A priceless collection of 200 years of Indians writing prose and poetry in English (IANS Interview)
New Delhi, Jan 15 (IANS) Its an anthology that took 10 years to compile but thats not surprising given that it takes in 200 years of Indians writing prose and poetry in English – and what emerges is a priceless collection of something that has never been attempted before.
“We started talking about the book, or one like it, about eight or ten years ago. But it was only an idea and it never got anywhere, mainly because I did not know where to begin or where to find the essays, especially of the 19th century,” its editor, poet-translator-anthologist Arvind Krishna Mehrotra, told IANS in an interview of “The Book of Indian Essays” (Black Kite)”.
“At first I thought of restricting the book to essays written since independence, then pushed it back to cover the 20th century, then decided to take in the whole period of writing in English in India, from around the 1820s to the present.
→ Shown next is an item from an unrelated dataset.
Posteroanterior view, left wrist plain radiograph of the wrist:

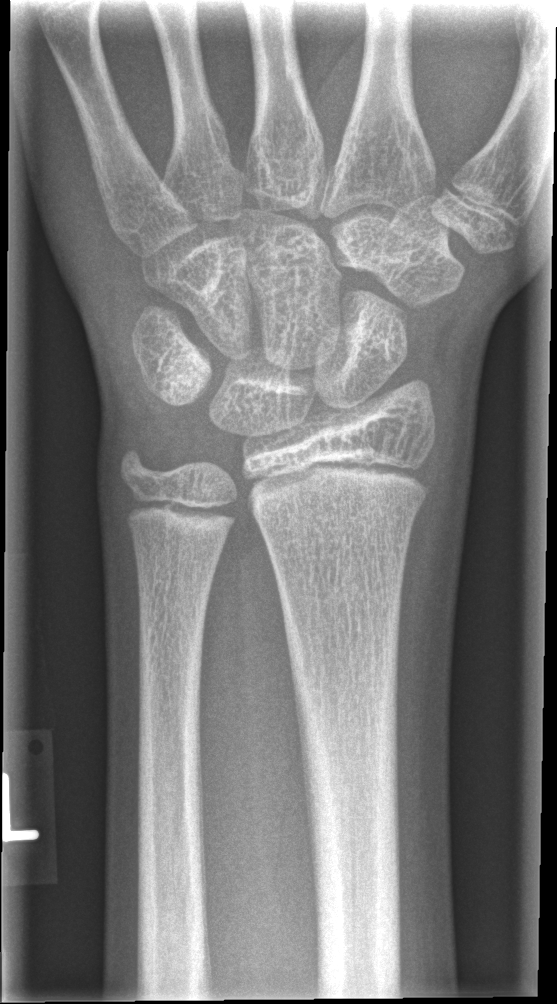

bone fracture = present but not clearly seen in this view
AO classification = 23r-M/2.1

“We have never had a selection of essays for the general reader before and I thought that if we were going to do one we may as well include the 19th century, particularly since I knew at least two essays that I wanted to include – the ones by (poet and assistant headmaster of Hindu College Calcutta Henry Louis Vivian) Derozio and (author-historian-poet), Shoshee Chunder Dutt.
“They would otherwise have remained buried in books that only a handful of specialists would ever read. Which is sad, for the essays, when they were written, were aimed at the magazine or newspaper reader of the time and not for the specialist of the future,” Mehrotra explained.
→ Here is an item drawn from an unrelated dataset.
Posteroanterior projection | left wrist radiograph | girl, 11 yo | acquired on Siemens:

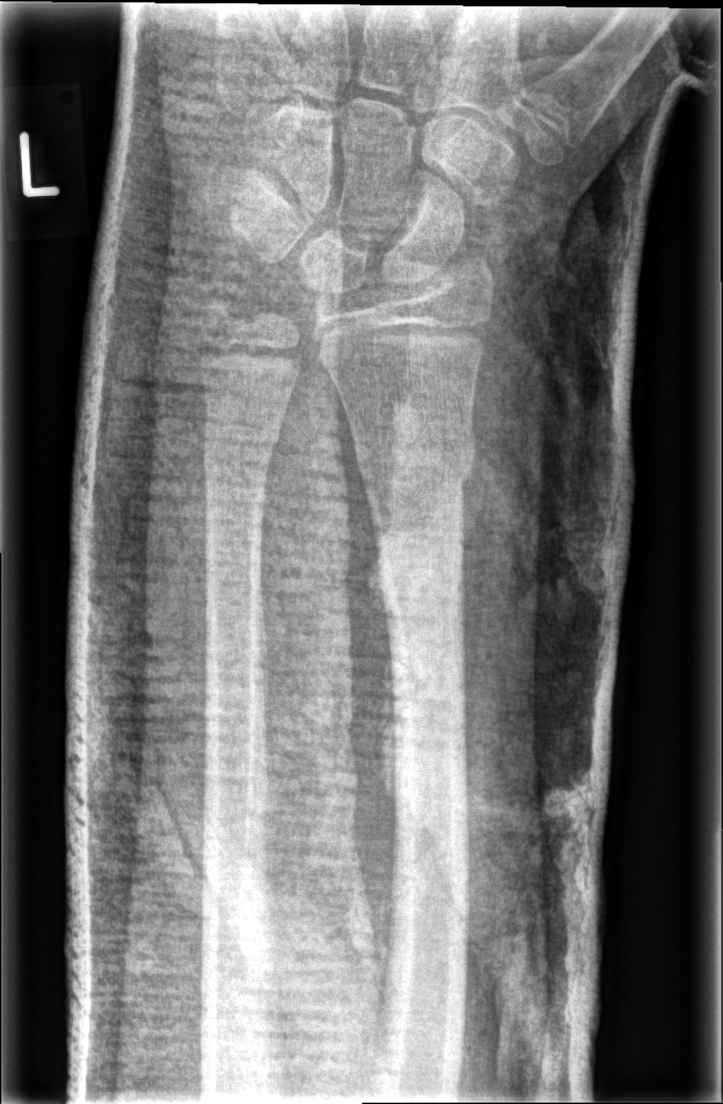

Two bone fractures at bbox(351, 426, 481, 493), bbox(200, 397, 285, 459).

Given his vast research, does he see the writing in English evolving over the 200 years that the book covers?
“Unlike science, literature does not evolve. Unlike economies, it does not stagnate or grow. Something written let’s say in the 1870s, Shoshee Chunder’s ‘Street Music of Calcutta’ for example, might have been written yesterday in Delhi, if anyone in Delhi had the brains to listen to street cries and write an essay on the subject. The essay (or poem) is immersed in the moment, but it is a moment that’s been illuminated and which the passage of time cannot darken.
“Literature does not evolve but neither does it fade. Parts of it can of course be neglected and sink into obscurity. ‘The Book of Indian Essays’ is an attempt at rescuing a few pieces of prose before they disappeared altogether, though their sentences, had you stumbled upon them, would have lost none of their newness and surprise, as Derozio’s and Shoshee Chunder’s have not,” Mehrotra contended
He also noted that while Indians have been writing prose for 200 years, and yet when we think of literary prose we think only of the novel.
“The ‘essay’ brings only the school essay to mind. Those of us who read and write English in India might find it hard to name an essay even by someone like R.K. Narayan as easily as we would one of his novels, say ‘Swami and Friends’ or ‘The Guide’. Our inability to recall essays is largely due to the strange paradox that while the form itself remains invisible, it is everywhere present.
“The paradox becomes even more strange when we realise that some of our finest writers of English prose did not write novels at all, they wrote essays. The anthology is an attempt at making what has always been present also permanently visible,” Mehrotra explained.
To this end, the 45 essayists in the anthology include some of the best-known Indian writers of English, including Jawaharlal Nehru, Aubrey Menen, G.V. Desani, Dom Moraes, Sheila Dhar, Madhur Jaffrey, Amitav Ghosh, Anita Desai, Chitrita Banerji, Mukul Kesavan and Pankaj Mishra, to mention just a few.
Working as an alternative history, the anthology is impressive in its range, taking in the reflective essay, the luminous memoir, the essay disguised as a story, the memorable prefatory article, the newspaper column that transcends its humdrum origins, the gossip piece that oozes literariness, the forgotten flower in the long-dead magazine, the satirical putdown – all of them find a place.
This is Mehrotra’s 21st work. How does he find the time and energy for this?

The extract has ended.